Prof. Erdoğan Türkiye ekonomisi değerlendirmesinde ise, Tüketici Güven Endeksinin sıkıntılı bir seyir izlediğini belirterek, ihracat ve sanayi üretiminde dikkat çeken düzeyde canlanma olduğunu kaydetti. Sanayi ve ihracattaki canlanmanın iki ana faktöründen birinin iç piyasada özellikle reel sektöre yönelik ikinci çeyrekte yapılan desteklemeler ve kredi faizlerindeki kolaylaştırmaların etkili olduğuna dikkat çekerek, şunları söyledi; “Aynı zamanda da üçüncü çeyreğe başlarken, dövizdeki hızlı yükselmelerin etkisiyle ihracatçının canlanmasının etkisi olduğunu düşünüyorum. Sanayi ve ihracat bu şekilde canlanıyor. Fakat bu süreçte hem küresel enflasyonda yıllık yüzde 6’lık döviz bazındaki artış hem de TL’ye karşı dövizin değerlenmesi iç piyasadaki enflasyona tetikledi. Bu da yıllık bazda mal ve hizmet fiyatlarını yüzde 50’nin üzerine çıkardı. Bu durum ise tüketicinin güveninin daraltacak şekilde sıkıntılarını arttırmış durumda.
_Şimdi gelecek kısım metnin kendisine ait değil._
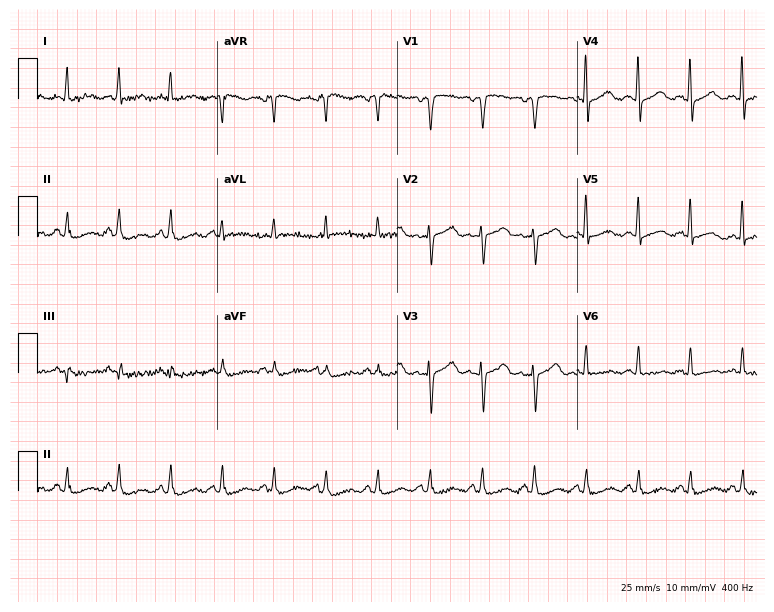
Resting 12-lead electrocardiogram. Patient: a female, 71 years old. The tracing shows sinus tachycardia (a sinus rate of 100 beats per minute or more).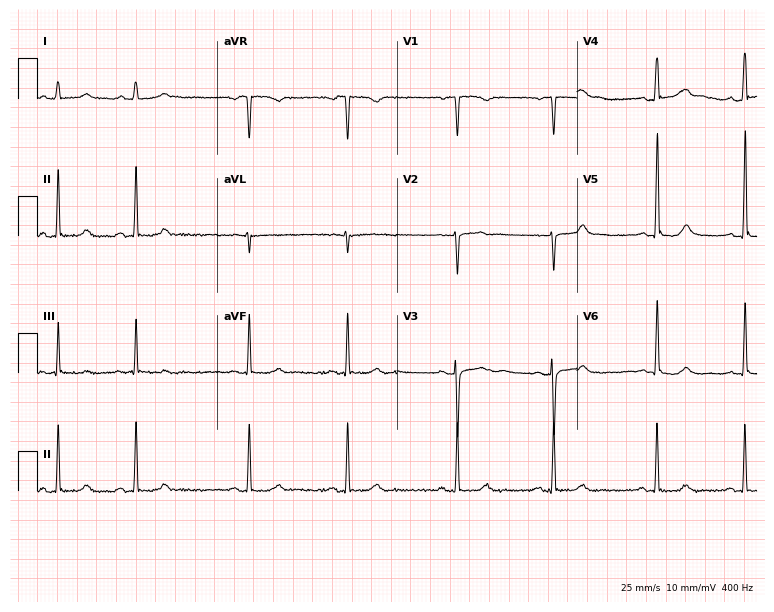
Standard 12-lead ECG recorded from a woman, 20 years old. None of these six findings is recorded: first-degree AV block, right bundle branch block (RBBB), left bundle branch block (LBBB), sinus bradycardia, atrial fibrillation (AF), sinus tachycardia.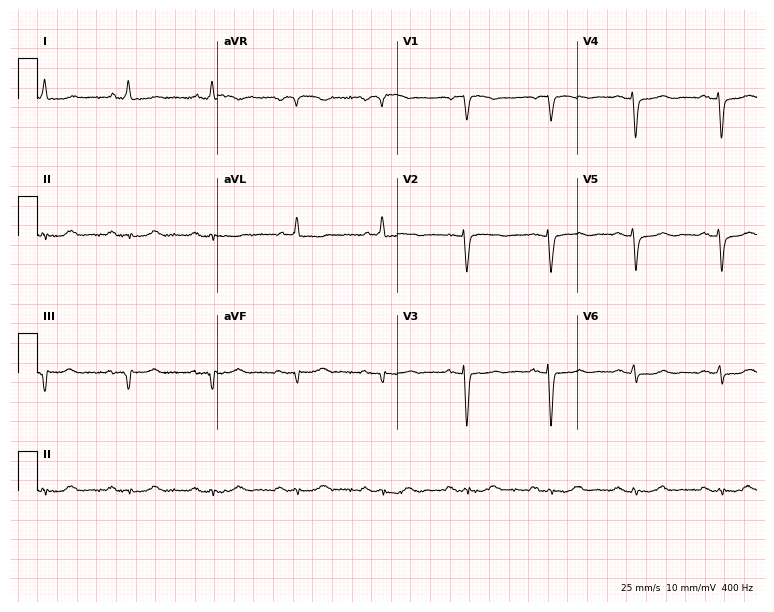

Ki Tüketici Güven Endeksi’de bu anlamda strese işaret ediyor… İç piyasadaki canlanmayı sağlayan faktör bütçede ciddi açık vererek bir anlamda halkı rahat tuttuk. Ve pandemi etkilerine karşı bir nebze ilaç olmuş oldu. Fakat bu sürdürülebilir değil. Kamu bu tip büyük açıkları verebilir ama ekonominin toparlanmasıyla bunun kurtarılabileceğine inanılır. Eğer o toparlanma gelmez ve cari açık ile bütçe açığı birlikte seyreden konuma gelirse yabancı yatırımcının da sıcak bakmadığı bir atmosfer oluşur ve o zaman ekonomide çöküş kaçınılmaz olabilir. Bu anlamda bir endişemiz oluşuyor.”

 

Erdoğan’ın sunumundan sonra toplantının 9’uncu gündem maddesi olan şube başkanları, meslek komite başkanları ve meclis üyelerinin sektörel ve bölgesel görüş ve önerileri gündemiyle devam etti. Burada Gemi Brokerleri Derneği Semih Dinçel, söz alarak navlun piyasalarıyla ilgili verileri paylaştı.